The main issues seem to center around non-identifiability (or limited identifiability) of these kind of models, even in the presence of data across the full range of the sigmoid curve. This is obvious from the correlation between the model parameters b, c, d, and \hat{e}. Identifiability gets even worse if measurements are located towards the tail ends of the sigmoid function.
Still, I think partial pooling should help here. Even if we have limited data for some drugs, the distribution of the parameters b, c, d, and \hat{e} which we learn from all measurements should provide better estimates for those drugs as well.
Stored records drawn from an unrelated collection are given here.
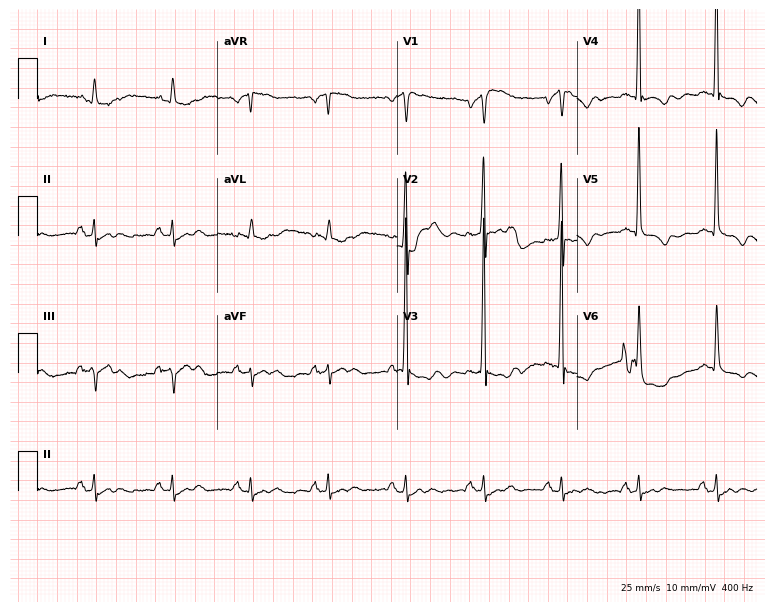
12-lead ECG from a 71-year-old man (7.3-second recording at 400 Hz). Recorded interpretation: within normal limits.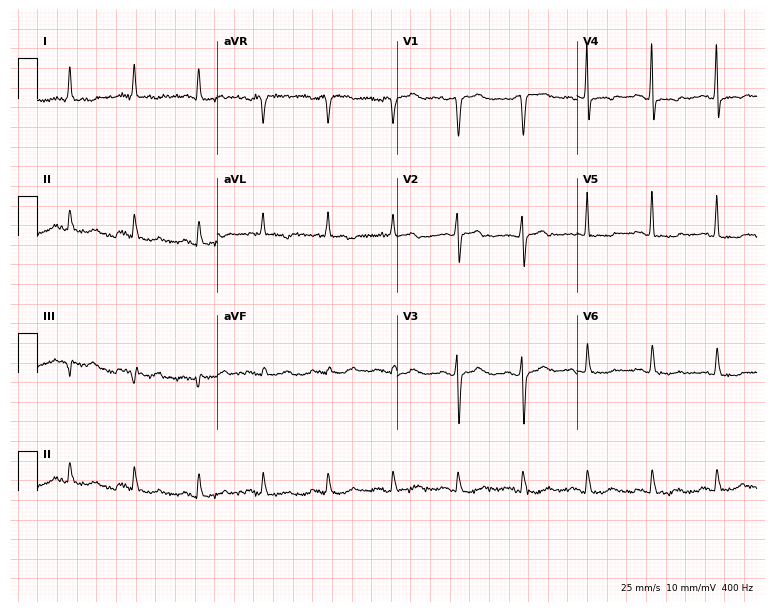
Standard 12-lead ECG recorded from a woman, 80 years old (7.3-second recording at 400 Hz). None of these six findings is recorded: first-degree AV block, right bundle branch block (RBBB), left bundle branch block (LBBB), sinus bradycardia, atrial fibrillation (AF), sinus tachycardia. Findings outside these six are not listed.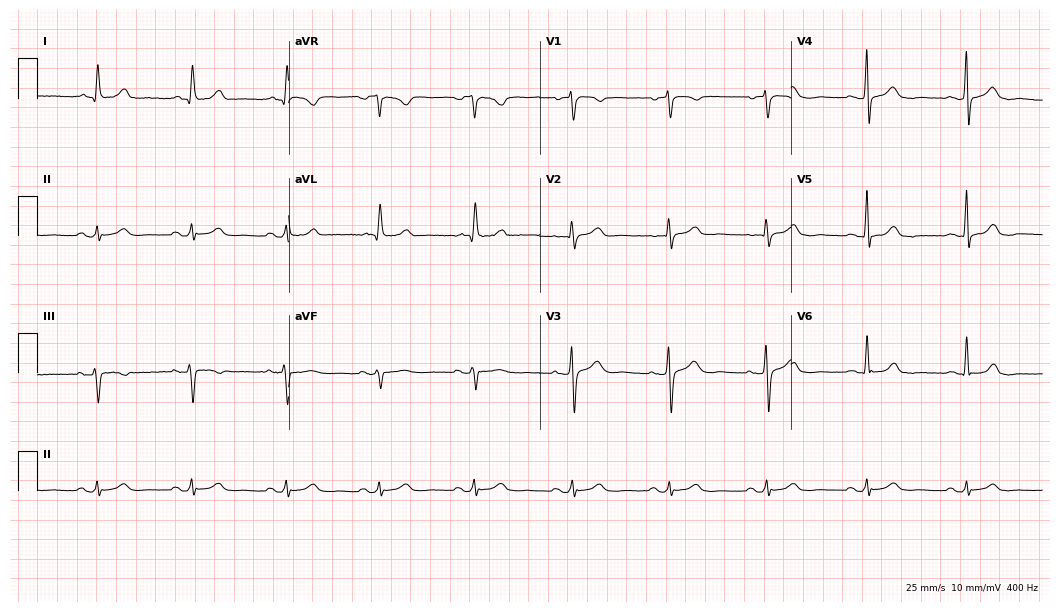
12-lead ECG from a woman, 56 years old. Recorded interpretation: within normal limits.

Unfortunately, in its current form, the model doesn’t seem to do that: The model works fine for well-behaved & “good” data; as soon as we include data that doesn’t show a clear sigmoid trend, the sampler struggles and gives (lots of) divergent transitions.
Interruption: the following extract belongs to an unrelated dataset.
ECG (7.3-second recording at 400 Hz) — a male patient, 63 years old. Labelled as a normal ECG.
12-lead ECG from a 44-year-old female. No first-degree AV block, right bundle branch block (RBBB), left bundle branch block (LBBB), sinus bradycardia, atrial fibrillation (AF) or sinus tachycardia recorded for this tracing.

Some of the things that were discussed in the links that @jroon posted include
- partially pooling some but not all parameters,
- using different parameterisations of the model.
On top of the issues I fixed earlier thanks to @arya and @FJCC, I’ve tried
- partially pooling d_i \sim N(\mu_d, \sigma_d) but having un-pooled c's,
- using non-centred parametrisation for all model parameters (to deal with the funnels in the hyperparameter correlation plots),
- imposing the constraint c_i < d_i on the parameters (this in combination with b > 0 is to ensure that the sigmoid response decreases with increasing concentrations).
None of these attempts have made the fit more stable. Since I’m no Stan expert, this all feels a bit like stabbing in the dark.